Sweden's white collar industry-wide pension scheme, ITP, is set for a radical overhaul as the last of the 27 unions that make up the collective bargaining agreement that underpins the system agreed the switch over from a defined benefit (DB) to a defined contribution (DC) scheme.
From 1 January 2007, new entrants to the ITP scheme, which covers white collar workers, will change from a DB scheme that provides 65% of final salary integrated with the social security system, to a DC scheme.
Hans Gidhagen, senior pension's advisor for the employers' organisation PTK, that negotiated the deal with the unions, said that the move over to DC was inevitable.
"The unions didn't like the idea, but ITP was a burden on companies and had to be altered. And with a DC system you will always get back the money that you have earned, so in many ways it is a fairer system - and if the capital markets perform well, members could do better."
Negotiations to move over to DC have been taking place for 12 years, with the unions fighting hard to preserve the status quo. But the changing economic climate meant that few, if any, new companies were willing to submit to collective agreements that included DB schemes, leaving the unions, according to Gidhagen, with little choice.
"Collective agreements don't just cover pensions - they also include things such as salaries and working hours. But these agreements are not mandatory and employers refused to make them because of the pension requirements. The unions realised that unless they backed down they would lose members - because if the unions can't make these collective agreements, what is the point of them?"

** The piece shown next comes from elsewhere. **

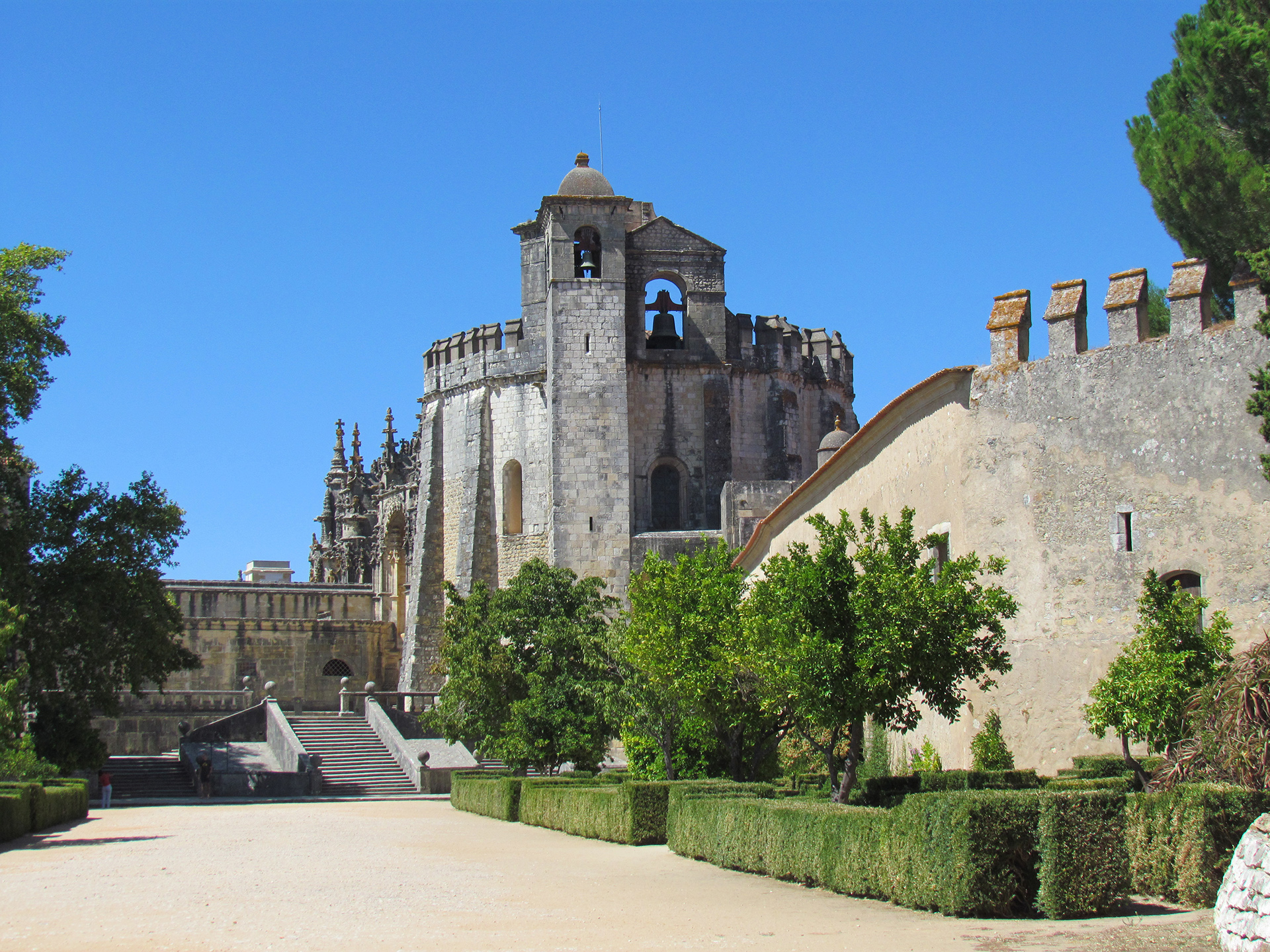 Castelo dos Templários - Tomar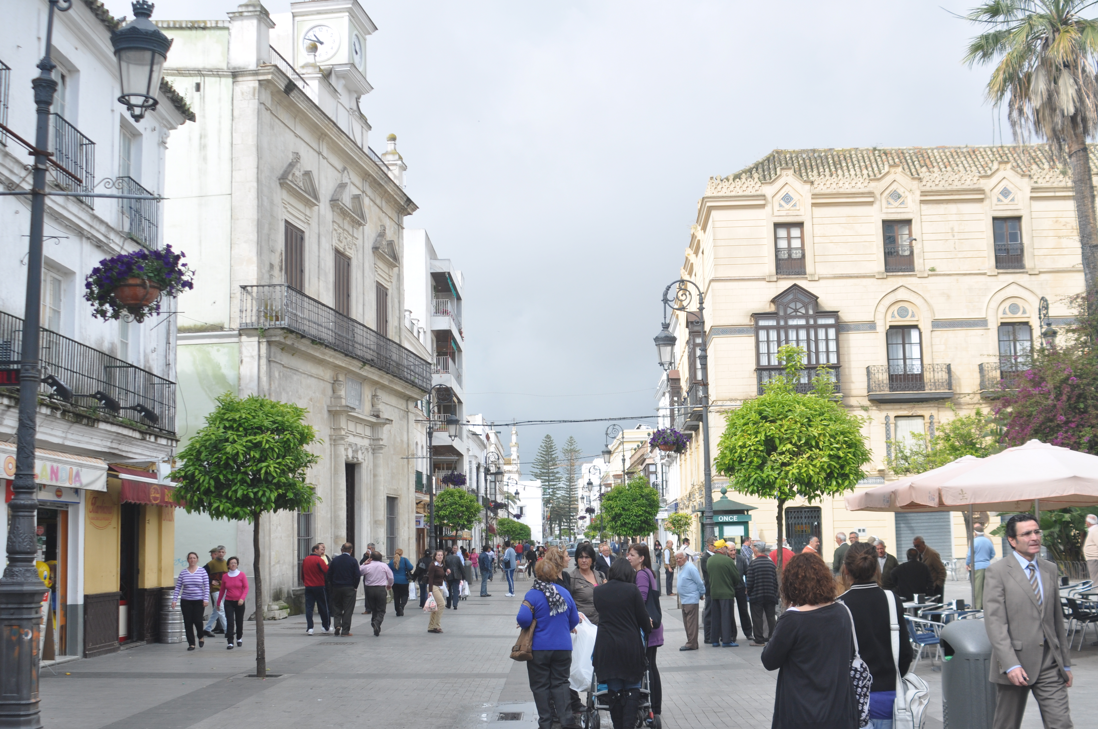 Calle Ancha de Sanlúcar de Barrameda.

One organisation that could suffer from this agreement is Alecta, which currently manages the entire EUR40 billion ITP plan - which is expected to take about 40 years to run-off - but will only be one of several providers to its DC substitute.
Indeed a choice of providers was rumoured to be one of the main reasons behind attempts to alter the DB system in the first place; but at the time of going to press, Alecta had not responded to calls on the subject.

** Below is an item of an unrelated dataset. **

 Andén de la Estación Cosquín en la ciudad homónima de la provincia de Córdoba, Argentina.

The change of distribution system is almost as important as the move from DB to DC, with Bjorn Jarnhall, chief risk officer at Skandia Liv, sure over the long-term that the ITP changeover will have a large impact on the industry.
"The distribution and the pricing systems will be completely different once this is all in place. In 15 years time you will still be walking down the same street - but the street will look completely different."
According to Jarnhall one significant difference the change to DC could make is in the risk appetite for Swedish consumers. "Guarantees will be more interesting to people than they are now - I expect that unit-linked products with some kind of minimum return guarantees will become more popular as a result of this move."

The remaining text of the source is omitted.